PA's March 28, 2026 RULONA Final Rule: What Actually Changed
Pennsylvania's final RULONA regulations (56 Pa.B. 1672) took effect March 28, 2026. Here is every headline change, what it costs, and what notaries should do this month.
Pennsylvania’s first comprehensive overhaul of its notary regulations in nearly a decade took effect on March 28, 2026, the day the Pennsylvania Bulletin published the final rule at 56 Pa.B. 1672 (Doc. No. 26-438). The Department of State added a brand-new Chapter 167 to Title 4 of the Pennsylvania Code, modified §§ 161.1 and 163.1, and deleted the old Chapter 165. Every commissioned PA notary — and every applicant in the pipeline — is now working under a different rulebook than they were a month ago.
This is a working guide to what changed, what it costs, and what to do this week. All regulatory citations link to primary sources.
TL;DR — the 2026 headline changes
- Bond increased from $10,000 to $25,000. New and reappointed notaries must post the higher amount; existing commissions may retain the $10,000 bond until expiration. 56 Pa.B. 1672
- New $5 maximum fee for witnessing or attesting a signature as a standalone notarial act. Four years of ambiguity around this act are gone. 4 Pa. Code § 167.3
- Seven-digit commission identification number is now mandatory on the notary stamp. PA DOS — Notary Public Equipment
- No part of a Social Security number may be recorded in a journal — the long-standing “last four is fine” practice is dead. Full driver’s license and full government ID numbers are also out; last four digits of non-SSN credentials are acceptable.

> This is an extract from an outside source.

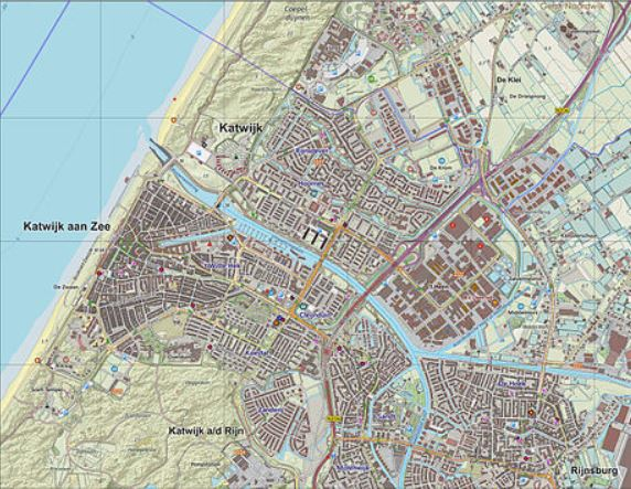 Topographie de Katwijk aan Zee et de ses environs.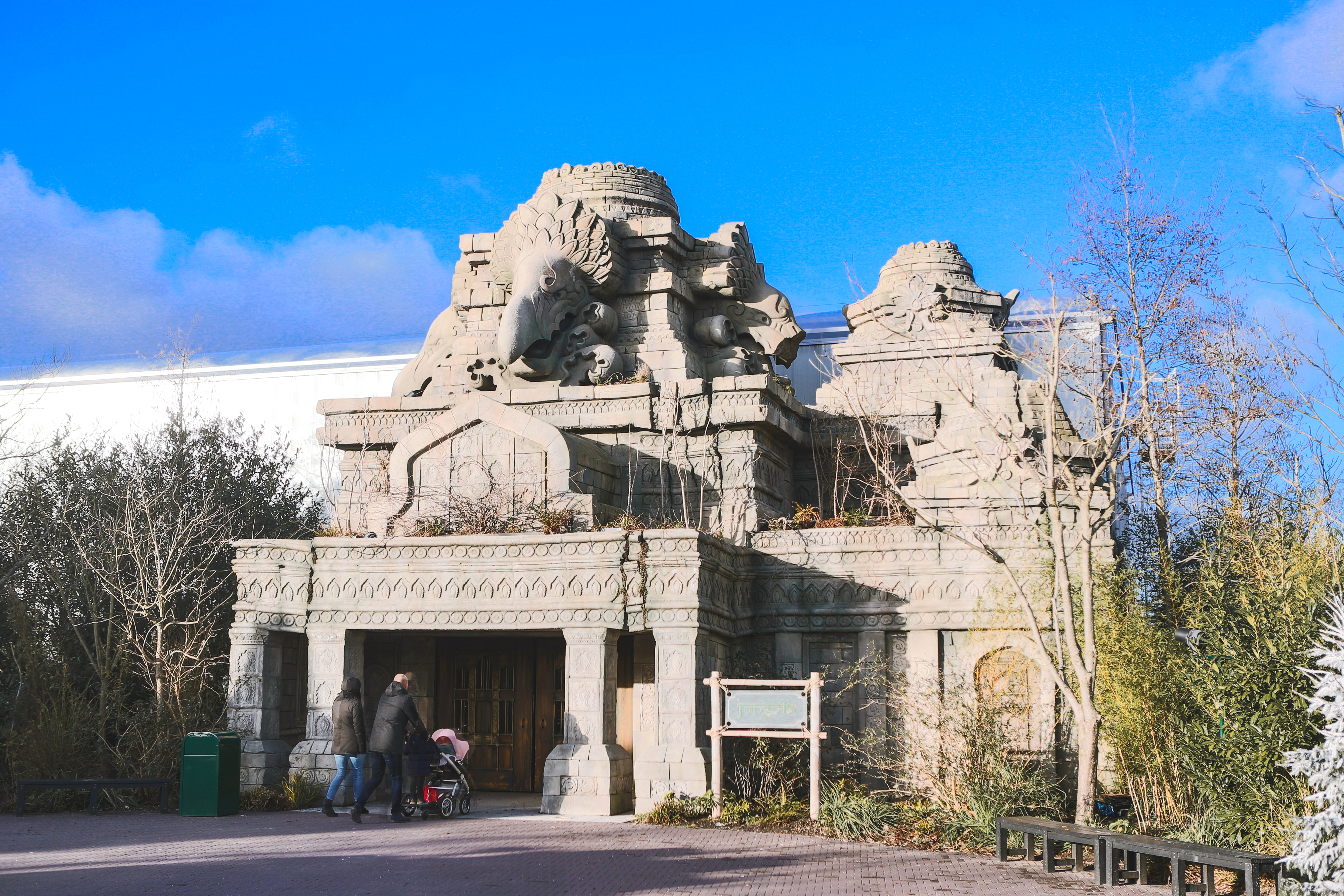 Wildlands Adventure Zoo in Emmen (2019)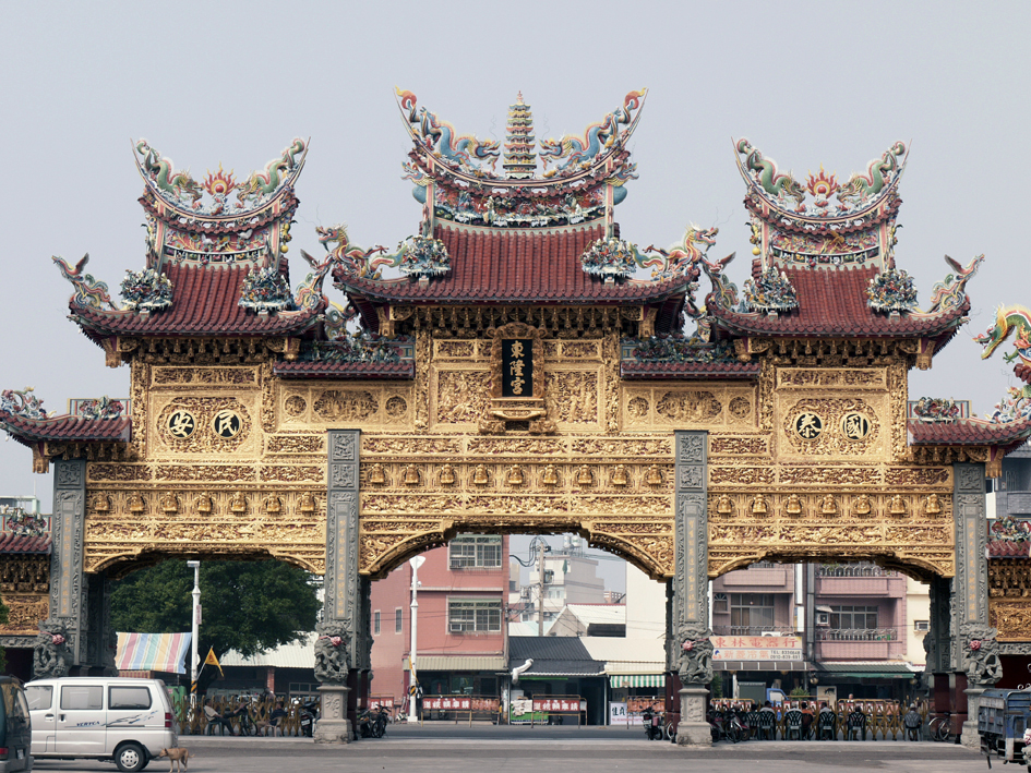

PA DOS — Notary Regulations Changes
- New § 167.88 requires RON technology providers to give notice when they cease operations and to provide an opportunity for notaries to export their journals and audio-visual recordings. 56 Pa.B. 1672
- Electronic and remote notarization fees are capped at $20 per notarial act, charged in addition to the base statutory fee, with itemized receipts required. 4 Pa. Code § 167.3
What actually changed
The bond: $10,000 → $25,000
The most visible change is the surety bond. Under 57 Pa.C.S. § 324 and the newly codified Chapter 167, every notary appointed or reappointed on or after March 28, 2026 must execute a $25,000 bond within 45 days of appointment and record it with the county Recorder of Deeds. Notaries “holding commissions on March 28, 2026 may retain existing bonds until expiration,” per the Department of State’s summary of the rule. PA DOS — Notary Regulations Changes
The Department’s own fiscal impact statement in the rulemaking preamble estimates the bond delta at approximately $5 per year for the average notary — a function of how surety pricing scales, not a new flat fee. 56 Pa.B. 1672
The $5 witness-signature fee
Pennsylvania’s RULONA has always authorized six notarial acts (57 Pa.C.S. § 304), but the fee schedule under the old regulations did not cleanly price “witnessing or attesting a signature” as a standalone act. The new fee table at 4 Pa. Code § 167.3 closes that gap. The Department’s updated Notary Public Fees page (last updated April 6, 2026) now lists a clean $5 maximum. PA DOS — Notary Public Fees
Maximum fees under the new schedule:
| Notarial Act | Maximum Fee |
|---|---|
| Taking acknowledgement (first individual) | $5 |
| Taking acknowledgement (each additional name) | $2 |
| Administering oath or affirmation | $5 |
| Taking verification on oath or affirmation | $5 |
| Witnessing or attesting signature | $5 (new) |
| Certifying or attesting copy/deposition | $5 |
| Noting protest of negotiable instrument (per page) | $3 |
| Electronic/remote notarization (add-on) | up to $20 per act |
Clerical or administrative fees (copying, postage, travel) are not capped by the regulation, but must be “disclosed to customers prior to notarization,” and every fee must appear on an itemized receipt under 4 Pa. Code § 167.3(c). PA DOS — Notary Public Fees
Seven-digit commission IDs on every stamp
The Department’s equipment guidance now requires the commission identification number on every stamp impression to be the full seven-digit ID. The required elements remain, in order: “Commonwealth of Pennsylvania”; “Notary Seal”; the notary’s commissioned name and the words “Notary Public”; the county where the notary maintains an office; the commission expiration date; and the seven-digit commission number. Abbreviations are still not permitted except for suffixes in the commissioned name. PA DOS — Notary Public Equipment
A notary whose current stamp already shows a seven-digit number is fine. A notary whose stamp uses fewer digits, or lists the number in an abbreviated form, must reorder before the next reappointment. The Department’s transition language says “current notaries may continue using existing seals until commission expiration; new or reappointed notaries must comply immediately.” PA DOS — Notary Regulations Changes
Journals: no SSN digits, ever
This is the change most likely to produce quiet compliance failures. Under the prior regulatory text and several still-online DOS guidance pages, recording the last four digits of a Social Security number had been common practice. The final rule goes the other way:
- No part of a Social Security number may appear in a journal entry.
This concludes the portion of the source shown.